It does however have backups of the OS made on the second partition.  Usually one done before every windows update (once a month) and automated ones once a week, only one full backup is made per month, the rest are incremental.

The full backups are typically around 16GB compressed, incremental is highly variable, of the 3 done this month, two are under half a GB, the other one is 4GB.  Last month two were under half a GB, one was 5GB.

Here is the data as provided by crystal diskinfo.

Power on hours 3227 (134 days) (laptop is on 24/7)
Total host writes 2038 GB (roughly 4x drive capacity)
Average block erase count *100 (almost one a day)*

This means either write amplification approximately 25x which seems very high (dont think this is the case I believe the SMART writes are "after" amplification), or the wear levelling algorithm is poor.
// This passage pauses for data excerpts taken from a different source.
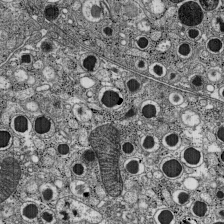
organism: C57BL Mouse
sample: Pancreatic islet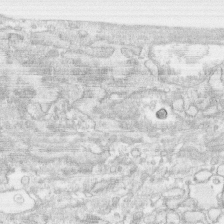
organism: Human
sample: CRL-1474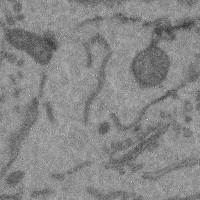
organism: Mouse
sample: Cerebral cortex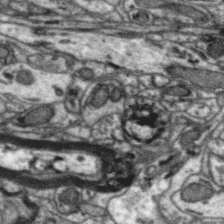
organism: Zebra finch
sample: Brain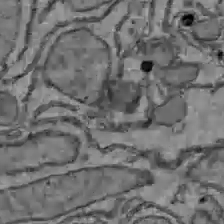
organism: C57BL Mouse
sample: Liver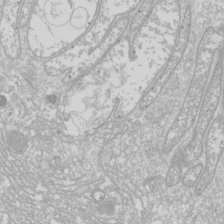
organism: Drosophila
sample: Cell division; meiosis; drosophila spermatocytes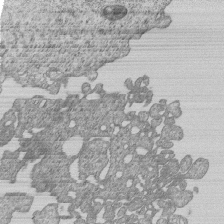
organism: Human
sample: MDA-MB-231 cells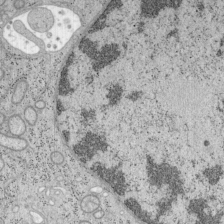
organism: Mouse
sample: OT-I killer T cells with ID8 ovarian cancer cells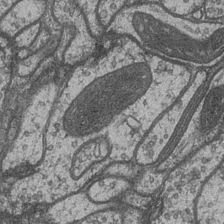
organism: Drosophila
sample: Optic medulla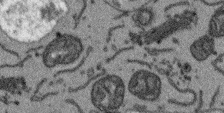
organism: Arabidopsis thaliana
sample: Root tip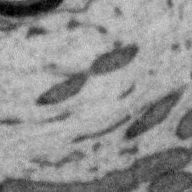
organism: Zebra finch
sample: Brain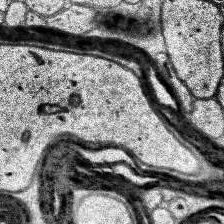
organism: Human
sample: Temporal Lobe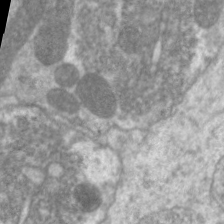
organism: C. elegans
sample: Pharynx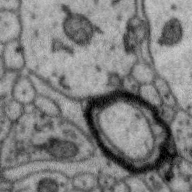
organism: Zebra finch
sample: Brain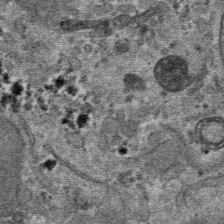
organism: Mouse
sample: Mouse hepatocytes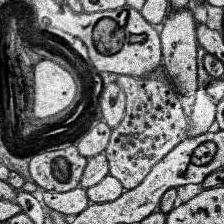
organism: Human
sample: Temporal Lobe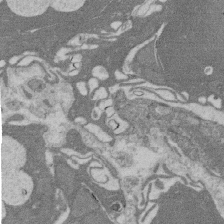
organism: Rat
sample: Salivary granule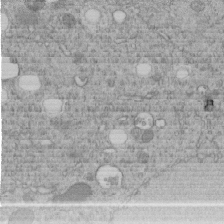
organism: C. elegans
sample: C. elegans embryo early stage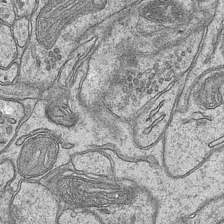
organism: Mouse
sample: CA1 Hippocampus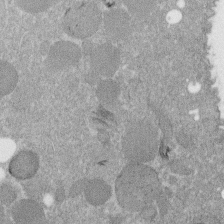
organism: C. elegans
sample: C. elegans embryo early stage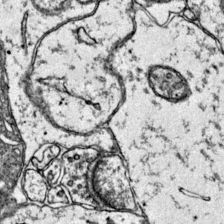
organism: Mouse
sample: Primary visual cortex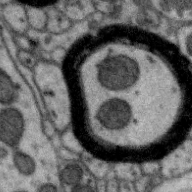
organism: Zebra finch
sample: Brain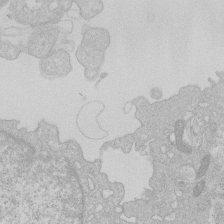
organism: Human
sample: Macrophage cells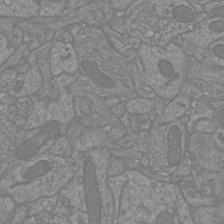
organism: Mouse
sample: Cortical neurons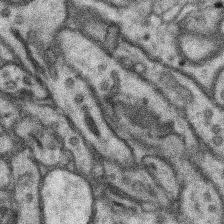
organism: Mouse
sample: Somatosensory cortex neuropil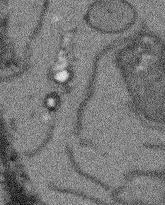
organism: Arabidopsis thaliana
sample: Root tip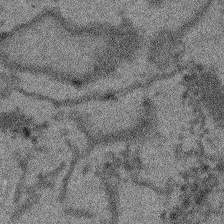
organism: Arabidopsis thaliana
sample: Root tip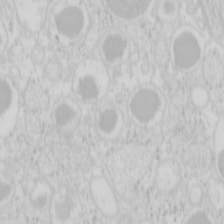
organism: Mouse
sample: Pancreas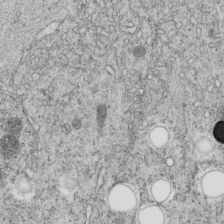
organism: C. elegans
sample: C. elegans embryo early stage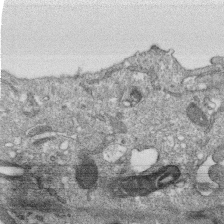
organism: African green monkey
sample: Vero E6 cells infected with SARS-CoV-2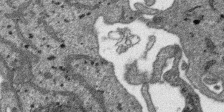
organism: Human
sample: Lung epithelial cells infected with SARS-CoV-2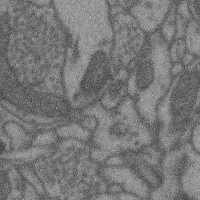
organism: Mouse
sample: Cerebral cortex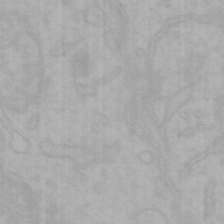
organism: Mouse
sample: Choroid plexus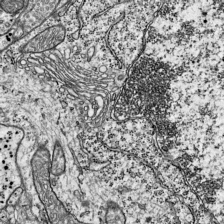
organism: Mouse
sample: Visual Cortex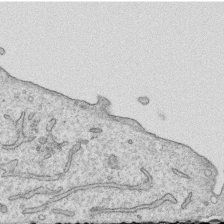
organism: Human
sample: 1205lu cells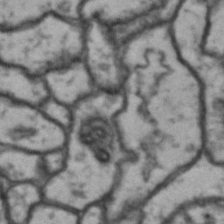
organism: Drosophila
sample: Brain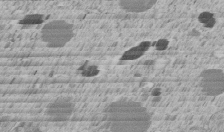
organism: C. elegans
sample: C. elegans embryo early stage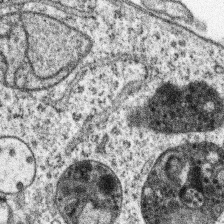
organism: Human
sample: HeLa cells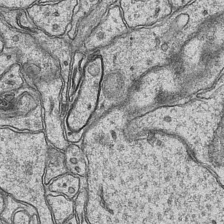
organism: Mouse
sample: CA1 Hippocampus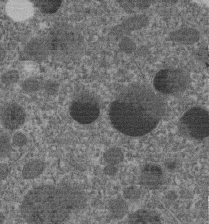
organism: C. elegans
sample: C. elegans embryo early stage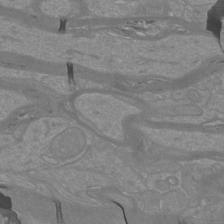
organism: Mouse
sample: Cortical neurons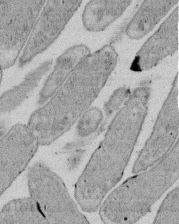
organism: E. coli
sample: Bacterial nucleoid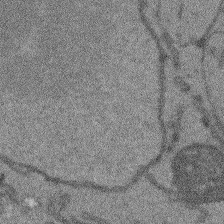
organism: Arabidopsis thaliana
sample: Root tip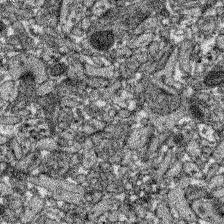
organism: Zebrafish
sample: Larval olfactory bulb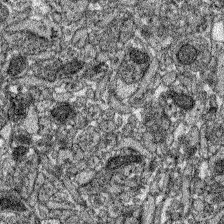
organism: Zebrafish
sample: Larval olfactory bulb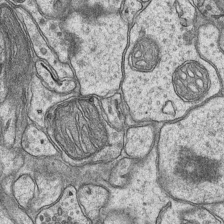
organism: Mouse
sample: CA1 Hippocampus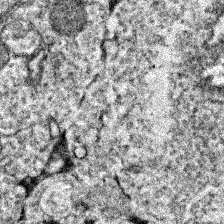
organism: Zebrafish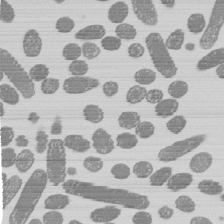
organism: E. coli
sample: Bacterial nucleoid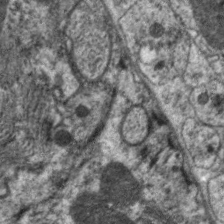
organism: C. elegans
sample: Pharynx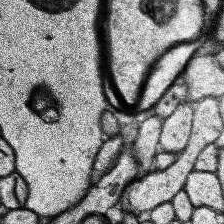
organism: Human
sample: Temporal Lobe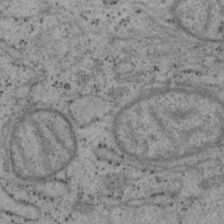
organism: Human
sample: HeLa cells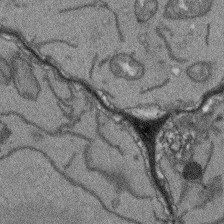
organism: Arabidopsis thaliana
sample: Root tip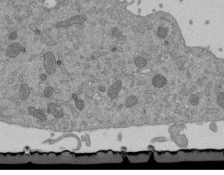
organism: Mouse
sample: ED-1 cell nuclei; centrioles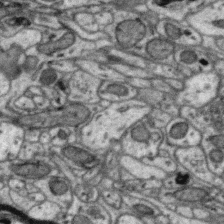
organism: Zebra finch
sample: Brain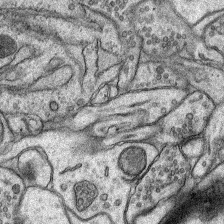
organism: Rat
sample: Hippocampus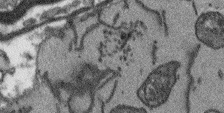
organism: Arabidopsis thaliana
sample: Root tip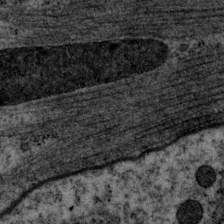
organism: P. pacificus
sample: Pharynx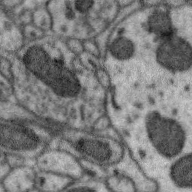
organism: Zebra finch
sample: Brain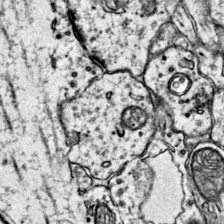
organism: Mouse
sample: Primary visual cortex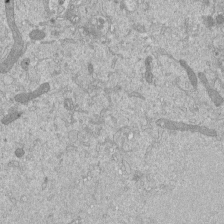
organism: Mouse
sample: ED-1 cell nuclei; centrioles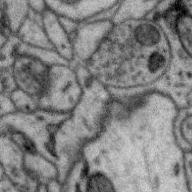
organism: Zebra finch
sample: Brain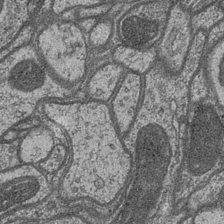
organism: Drosophila
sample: Optic medulla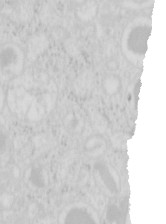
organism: Mouse
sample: Pancreas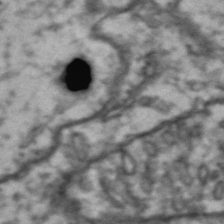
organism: Drosophila
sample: Brain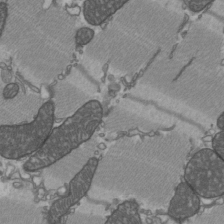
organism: C57BL Mouse
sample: Heart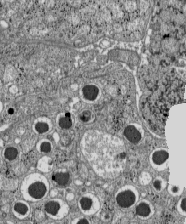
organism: C57BL Mouse
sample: Pancreatic islet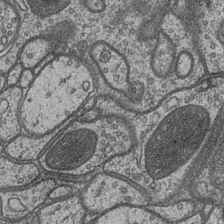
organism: Drosophila
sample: Optic medulla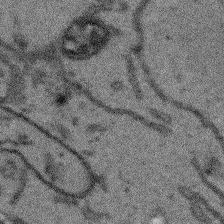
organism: Arabidopsis thaliana
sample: Root tip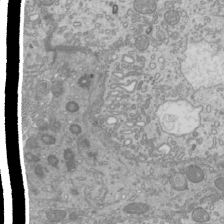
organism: Mouse
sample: Cilia; mouse epididymis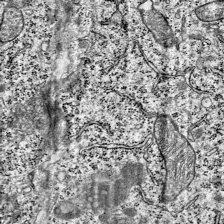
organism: Mouse
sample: Visual Cortex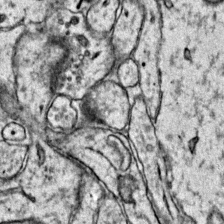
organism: Mouse
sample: Primary visual cortex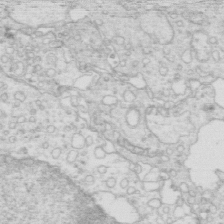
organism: Mouse
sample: Multiciliated cells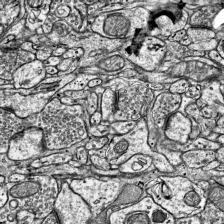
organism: Mouse
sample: Visual Cortex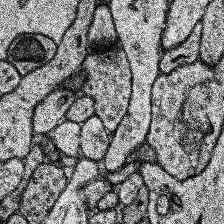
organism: Human
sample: Temporal Lobe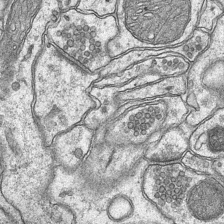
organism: Mouse
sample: CA1 Hippocampus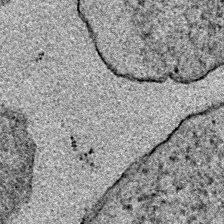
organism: E. coli
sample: E. Coli Bacteria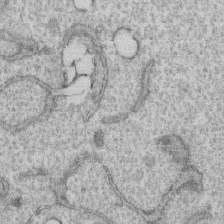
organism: Human
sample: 1205lu cells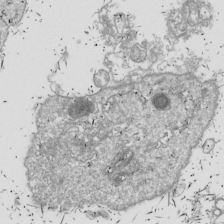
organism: Drosophila
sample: Cell division; meiosis; drosophila spermatocytes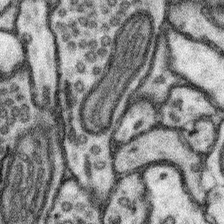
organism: Mouse
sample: Somatosensory cortex neuropil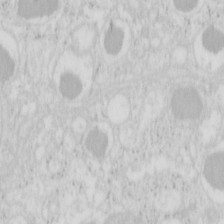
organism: Mouse
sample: Pancreas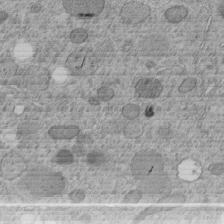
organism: C. elegans
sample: C. elegans embryo early stage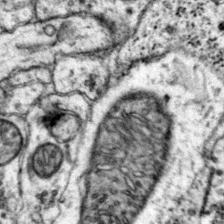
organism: Mouse
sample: Primary visual cortex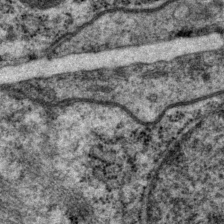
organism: P. pacificus
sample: Pharynx

The drive is manually overprovisioned by 10%, in addition the partitions combined are about 60% utilised.  Overall 270 GB used out of 500GB.

Average drive writes per 15GB.

I do think the total host writes is "after" amplification, so I think the issue seems to be poor wear levelling algorithm.

Has anyone else noticed rapid erase cycles on MX500s?


----------



## ThaiTaffy (Sep 23, 2021)

I haven't done any testing on mine but after reading this post I will take a look and let you know.


----------



## RealKGB (Sep 23, 2021)

I have one, it boots macOS that I do use every week or so.
Power On Hours: 3210
Total Host Writes: 850GB
Average Block Erase Count: 0


----------



## ThrashZone (Sep 23, 2021)

Hi,
Back ups should not be stored on the same disk they are for and connected all the time
They should on a separate hdd and disconnected after completion and verified otherwise they're just as at risk as the original install different partition or not.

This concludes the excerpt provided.